Migrants from the surplus labour force, for example, may have liked to migrate before, but were not able to due to government restrictions. Thus, a meaningful definition of variables is not always easy.

When considering agglomeration economics in section 4.7, problems will again arise with data definition. Yixing and Ma (2003) found that China’s State Sta-tistical Bureau (SSB) does not define or consistently collect data on urbanisation levels. The term ”city” is also not adequately defined. Sometimes it can even include rural areas under the jurisdiction of the city authorities. Even in the five national censuses, the definition of urban population has not been consistent.

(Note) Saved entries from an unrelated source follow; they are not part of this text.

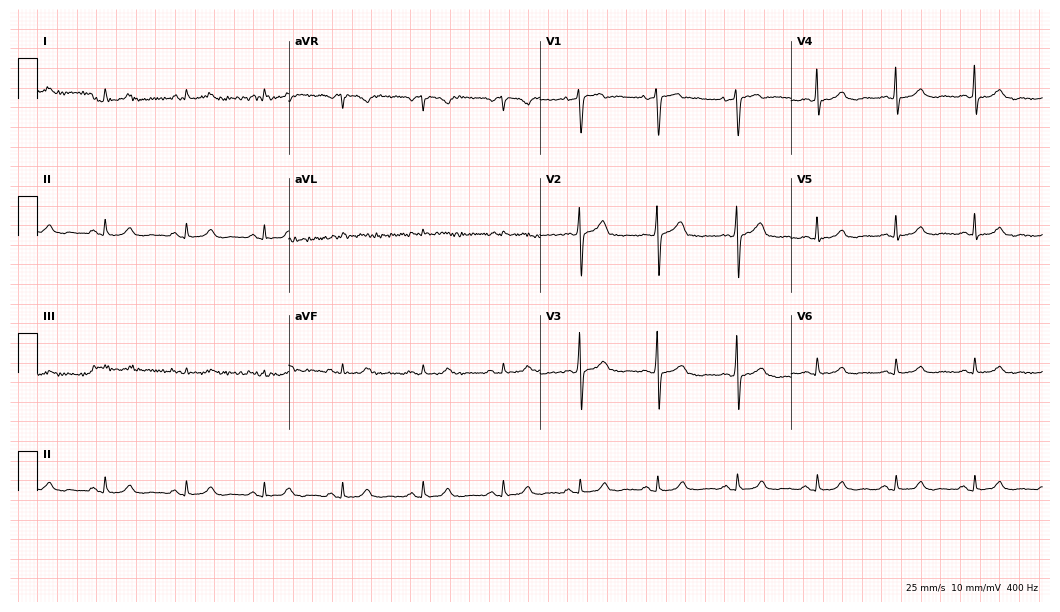
ECG (10.2-second recording at 400 Hz) — a female, 42 years old. Labelled as a normal ECG.
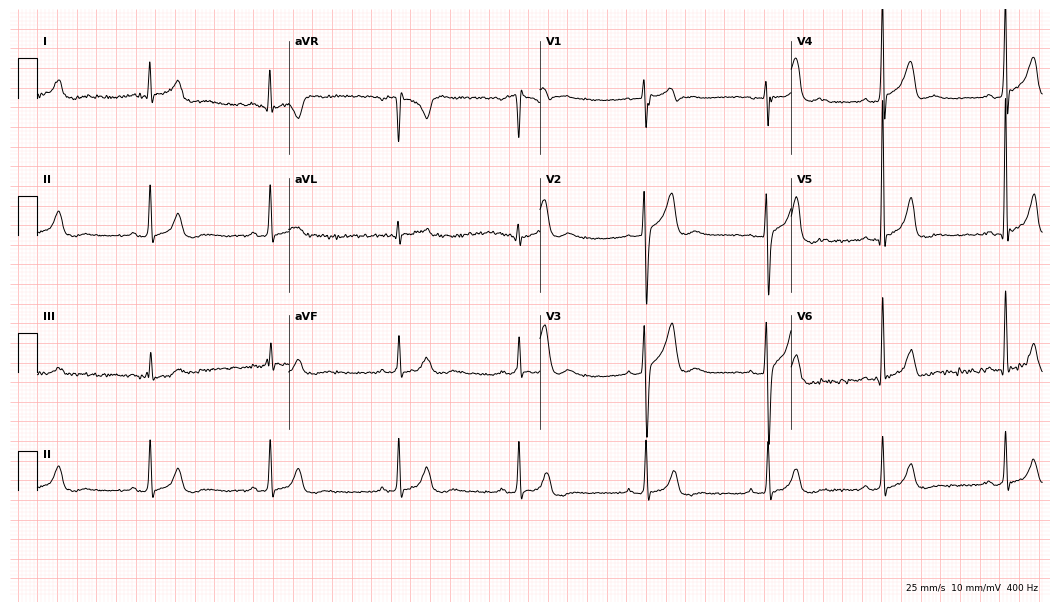
ECG — a 26-year-old male patient. Screened for six findings — first-degree AV block, right bundle branch block, left bundle branch block, sinus bradycardia, atrial fibrillation, sinus tachycardia — none is recorded. Findings outside these six are not listed.
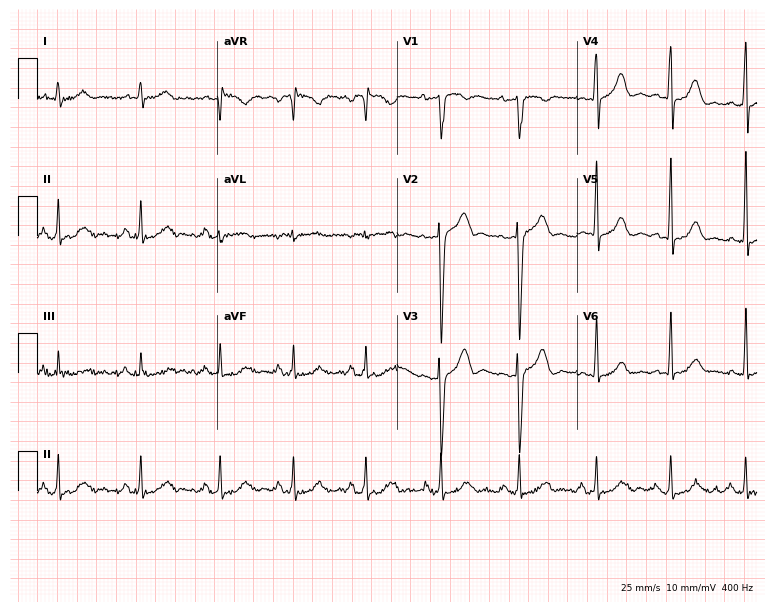
Standard 12-lead ECG recorded from a 37-year-old male patient (7.3-second recording at 400 Hz). Read as a normal ECG.

City and town population can wrongly include many rural residents, which will result in an overstated urbanisation rate in China.2

The size of the rural urban wage differential is also prone to miscalculations.

This is due to the benefits in kind available to urban residents. These include health care and housing and will be discussed in greater details below. Thus, disregarding these benefits will understate the income differential between the rural and urban labour force. However, it is also difficult to include a measure of benefits in kind that vary according to the geographical areas and the employment sector.

The number of migrants is also likely to be understated and variable. Many rural workers migrate illegally to urban areas and are not registered there.

Additionally, the definition of migrants is often changed. Some temporary migrants are included while others are not. This finding is supported by Yang (1993, p.814) who states that the rural-to-urban migration rate in China has been understated. However, Goodkind and West (2002) find that the definition of the floating population has been improved. This is partly, because the government has realised that a large floating population is necessary to keep up production and growth levels. Thus, after the 1990s the amount of time that a worker had to be away form his place of registration to be considered a migrant was shortened from one year to six months (Goodkind and West, 2002, p.2248).

Additionally, the date for the official national consensus was changed from October to November in 2000. This is helpful, because many migrants return to their rural homes in October for the lunar new year and the October holidays, so that they used to be excluded from the statistics as a migrant (Goodkind and West, 2002, p.2248). These changes made to data collection have helped to make the data on Chinese migrants more accurate.

The above analysis shows that data and the resulting econometrical studies have to be interpreted with care. Variables may be over- or understated and their

2However, note that the urbanisation rate in China is low for a country at this level of economic development. For example, it is far less urbanised than India. This will be shown in section 4.8 below.